▶ [Material to process]
::::::::::

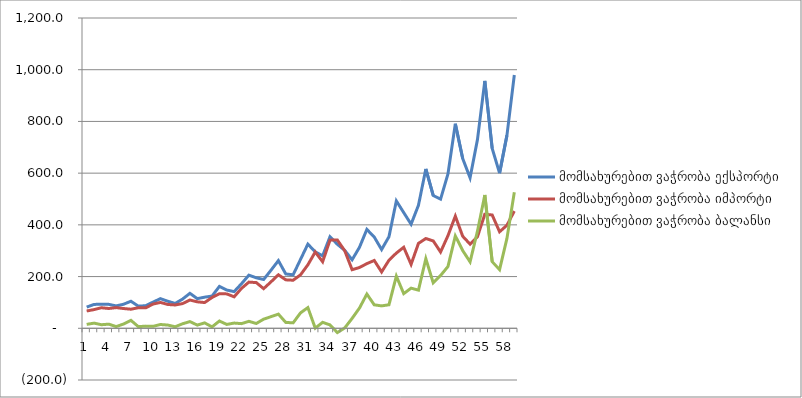
| Category | მომსახურებით ვაჭრობა ექსპორტი  | მომსახურებით ვაჭრობა იმპორტი | მომსახურებით ვაჭრობა ბალანსი |
|---|---|---|---|
| 0 | 81.988 | 66.947 | 15.04 |
| 1 | 92.25 | 72.29 | 19.96 |
| 2 | 93.214 | 79.405 | 13.809 |
| 3 | 92.523 | 76.534 | 15.989 |
| 4 | 86.562 | 80.06 | 6.502 |
| 5 | 92.95 | 76.382 | 16.568 |
| 6 | 104.612 | 73.803 | 30.809 |
| 7 | 85.676 | 79.382 | 6.294 |
| 8 | 87.345 | 78.991 | 8.354 |
| 9 | 101.22 | 93.696 | 7.525 |
| 10 | 114.616 | 99.961 | 14.656 |
| 11 | 104.598 | 92.133 | 12.465 |
| 12 | 96.102 | 90.163 | 5.939 |
| 13 | 112.856 | 95.466 | 17.39 |
| 14 | 135.186 | 109.319 | 25.867 |
| 15 | 114.699 | 102.348 | 12.351 |
| 16 | 120.398 | 99.522 | 20.876 |
| 17 | 124.571 | 119.128 | 5.443 |
| 18 | 161.882 | 133.812 | 28.07 |
| 19 | 147.911 | 132.982 | 14.929 |
| 20 | 141.812 | 121.639 | 20.172 |
| 21 | 172.457 | 154.479 | 17.977 |
| 22 | 205.507 | 178.573 | 26.934 |
| 23 | 195.268 | 176.761 | 18.507 |
| 24 | 188.633 | 153.281 | 35.352 |
| 25 | 224.576 | 179.624 | 44.951 |
| 26 | 261.754 | 206.958 | 54.796 |
| 27 | 210.124 | 187.399 | 22.725 |
| 28 | 206.876 | 185.862 | 21.014 |
| 29 | 266.162 | 206.602 | 59.56 |
| 30 | 325.432 | 245.425 | 80.007 |
| 31 | 295.639 | 295.031 | 0.608 |
| 32 | 280.197 | 257.248 | 22.949 |
| 33 | 354.066 | 340.846 | 13.22 |
| 34 | 324.889 | 341.447 | -16.558 |
| 35 | 301.302 | 299.882 | 1.419 |
| 36 | 264.904 | 226.562 | 38.342 |
| 37 | 313.311 | 235.037 | 78.274 |
| 38 | 382.383 | 249.991 | 132.392 |
| 39 | 353.01 | 262.293 | 90.717 |
| 40 | 304.484 | 217.879 | 86.605 |
| 41 | 354.264 | 263.233 | 91.031 |
| 42 | 492.6 | 290.889 | 201.711 |
| 43 | 447.424 | 313.317 | 134.107 |
| 44 | 402.434 | 247.232 | 155.202 |
| 45 | 475.907 | 328.431 | 147.475 |
| 46 | 616.171 | 347.095 | 269.076 |
| 47 | 513.646 | 337.934 | 175.712 |
| 48 | 499.262 | 295.085 | 204.176 |
| 49 | 596.895 | 358.072 | 238.823 |
| 50 | 791.094 | 433.797 | 357.297 |
| 51 | 656.412 | 355.855 | 300.557 |
| 52 | 582.177 | 325.311 | 256.866 |
| 53 | 729.497 | 354.02 | 375.476 |
| 54 | 956.513 | 441.031 | 515.482 |
| 55 | 695.846 | 438.199 | 257.647 |
| 56 | 600.058 | 373.271 | 226.788 |
| 57 | 746.021 | 398.426 | 347.594 |
| 58 | 979.705 | 453.243 | 526.462 |

::::::::::

▶ [Task goal] All entries above must be duplicated exactly; please omit any picture they hold.

▶ [Output of the task]
| Category | მომსახურებით ვაჭრობა ექსპორტი  | მომსახურებით ვაჭრობა იმპორტი | მომსახურებით ვაჭრობა ბალანსი |
|---|---|---|---|
| 0 | 81.988 | 66.947 | 15.04 |
| 1 | 92.25 | 72.29 | 19.96 |
| 2 | 93.214 | 79.405 | 13.809 |
| 3 | 92.523 | 76.534 | 15.989 |
| 4 | 86.562 | 80.06 | 6.502 |
| 5 | 92.95 | 76.382 | 16.568 |
| 6 | 104.612 | 73.803 | 30.809 |
| 7 | 85.676 | 79.382 | 6.294 |
| 8 | 87.345 | 78.991 | 8.354 |
| 9 | 101.22 | 93.696 | 7.525 |
| 10 | 114.616 | 99.961 | 14.656 |
| 11 | 104.598 | 92.133 | 12.465 |
| 12 | 96.102 | 90.163 | 5.939 |
| 13 | 112.856 | 95.466 | 17.39 |
| 14 | 135.186 | 109.319 | 25.867 |
| 15 | 114.699 | 102.348 | 12.351 |
| 16 | 120.398 | 99.522 | 20.876 |
| 17 | 124.571 | 119.128 | 5.443 |
| 18 | 161.882 | 133.812 | 28.07 |
| 19 | 147.911 | 132.982 | 14.929 |
| 20 | 141.812 | 121.639 | 20.172 |
| 21 | 172.457 | 154.479 | 17.977 |
| 22 | 205.507 | 178.573 | 26.934 |
| 23 | 195.268 | 176.761 | 18.507 |
| 24 | 188.633 | 153.281 | 35.352 |
| 25 | 224.576 | 179.624 | 44.951 |
| 26 | 261.754 | 206.958 | 54.796 |
| 27 | 210.124 | 187.399 | 22.725 |
| 28 | 206.876 | 185.862 | 21.014 |
| 29 | 266.162 | 206.602 | 59.56 |
| 30 | 325.432 | 245.425 | 80.007 |
| 31 | 295.639 | 295.031 | 0.608 |
| 32 | 280.197 | 257.248 | 22.949 |
| 33 | 354.066 | 340.846 | 13.22 |
| 34 | 324.889 | 341.447 | -16.558 |
| 35 | 301.302 | 299.882 | 1.419 |
| 36 | 264.904 | 226.562 | 38.342 |
| 37 | 313.311 | 235.037 | 78.274 |
| 38 | 382.383 | 249.991 | 132.392 |
| 39 | 353.01 | 262.293 | 90.717 |
| 40 | 304.484 | 217.879 | 86.605 |
| 41 | 354.264 | 263.233 | 91.031 |
| 42 | 492.6 | 290.889 | 201.711 |
| 43 | 447.424 | 313.317 | 134.107 |
| 44 | 402.434 | 247.232 | 155.202 |
| 45 | 475.907 | 328.431 | 147.475 |
| 46 | 616.171 | 347.095 | 269.076 |
| 47 | 513.646 | 337.934 | 175.712 |
| 48 | 499.262 | 295.085 | 204.176 |
| 49 | 596.895 | 358.072 | 238.823 |
| 50 | 791.094 | 433.797 | 357.297 |
| 51 | 656.412 | 355.855 | 300.557 |
| 52 | 582.177 | 325.311 | 256.866 |
| 53 | 729.497 | 354.02 | 375.476 |
| 54 | 956.513 | 441.031 | 515.482 |
| 55 | 695.846 | 438.199 | 257.647 |
| 56 | 600.058 | 373.271 | 226.788 |
| 57 | 746.021 | 398.426 | 347.594 |
| 58 | 979.705 | 453.243 | 526.462 |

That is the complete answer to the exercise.